Livonia Veterinary Hospital bought Honeoye Falls Veterinary Hospital (the one we went to), so they are responsible for Killian’s cancer treatments.
Killian’s first two chemos were at Honeoye Falls Veterinary Hospital but administered by Livonia Veterinary Hospital vets.
They apparently come to Honeoye Falls Veterinary Hospital fairly regularly, now that the two practices are affiliated.
It looks like Honeoye Falls Veterinary Hospital is the larger operation.
Honeoye Falls Veterinary Hospital was independent until one of the vets, the business-maven, died in a motorcycle crash.
He was very good, and always asked about my Ducati jacket.
Getting to Livonia Veterinary Hospital meant getting up at 5:20 a.m., so we could eat breakfast, get the garbage out (it was garbage-day), and get there by 7:45 a.m. to drop off the dog.
Livonia Veterinary Hospital is 15-20 miles away out in the sticks, so I was allowing 45 minutes for the trip, which was 15 minutes too much.


Livonia, Avon & Lakeville #38 (sans number-plate) ducks under Bronson Hill Road with southbound excursion. (Photo by the so-called “old guy” with the Spotmatic.)

They had me driving down Bronson Hill Road, and the old railfan knows Bronson Hill Road used to cross the old Erie branch to Rochester on a rickety wooden bridge.
The Erie’s Rochester branch ran from the mainline through Corning to Rochester, and a sizable segment was taken over by the Livonia, Avon & Lakeville shortline railroad.
The Erie Rochester branch ran south out of Rochester through Avon (“AH-von,” not “AYE-von” [the makeup]), and then went up the hill through Livonia and continued south to Corning.
South of Livonia the line was abandoned, and at first the LA&L was Avon to Livonia.
There also was a short branch to Lakeville near Livonia — Lakeville is at the north end of Conesus lake, one of the Finger Lakes.

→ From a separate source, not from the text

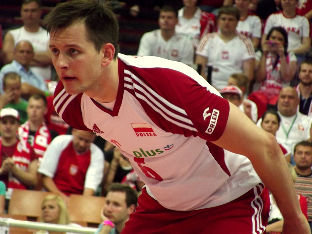 Zdjęcie zrobione podczas meczu Polska - USA siatkarskiej Ligii Światowej w katowickim Spodku.

LA&L got a corn-syrup processor (or transfer depot) to locate in Lakeville, so they bring in tank-cars of corn-syrup that get transferred to trucks.
That corn-syrup facility is the main shipper on LA&L and has been for years.

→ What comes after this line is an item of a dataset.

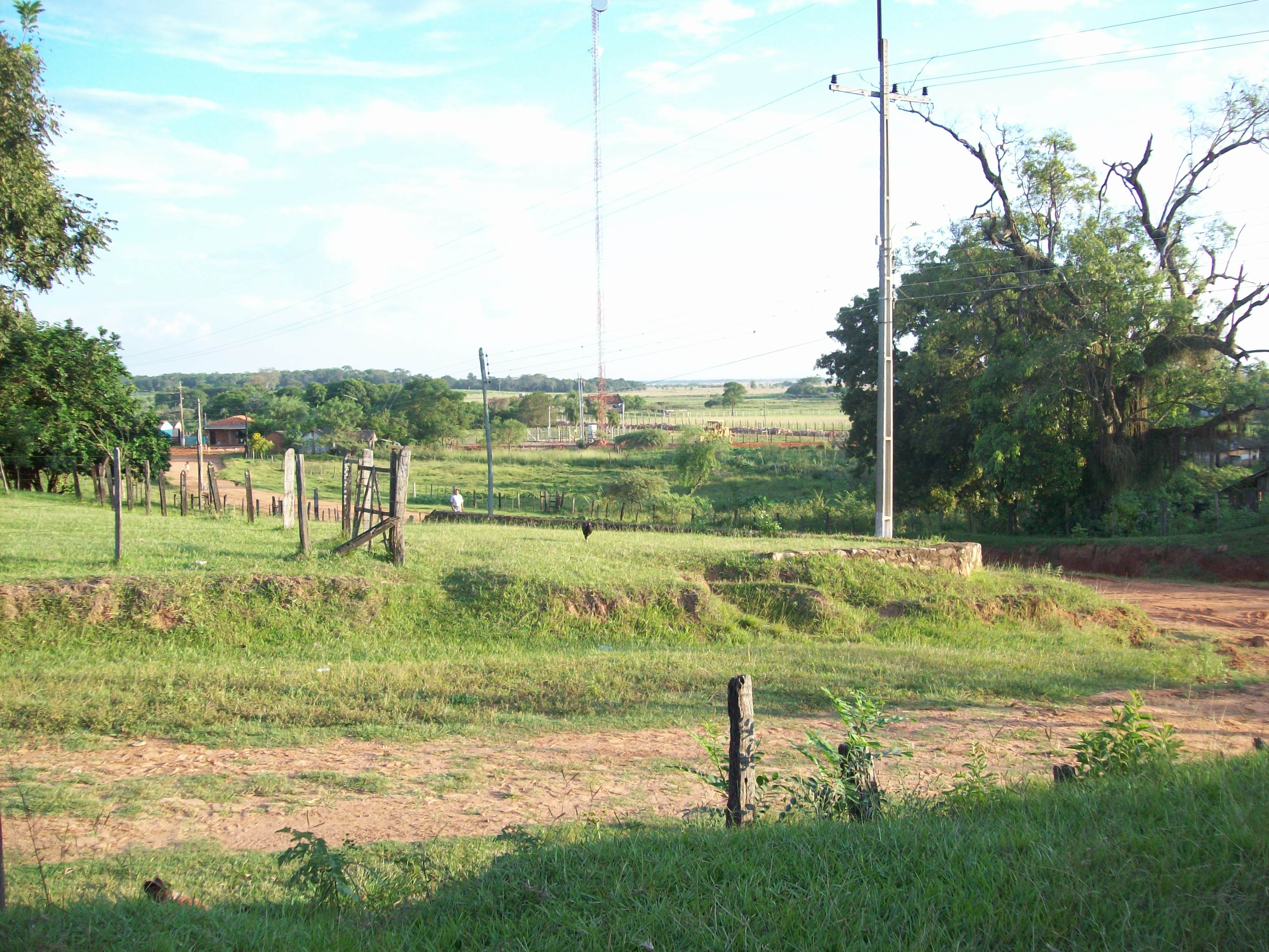 foto de juan de mena

At first LA&L ran a passenger excursion service, and even had steam-locomotives.
First was #17, but that was scrapped.
Then was #38, and I think that is still running in Gettysburg.
We rode that excursion and a took a slew of black & white photographs. It was during my attempt to freelance stuff.
They also had a small 44-ton diesel, and many excursions were behind it.
But it was gigantic Lionel set; a chance for the LA&L boys to play with steam-locomotives.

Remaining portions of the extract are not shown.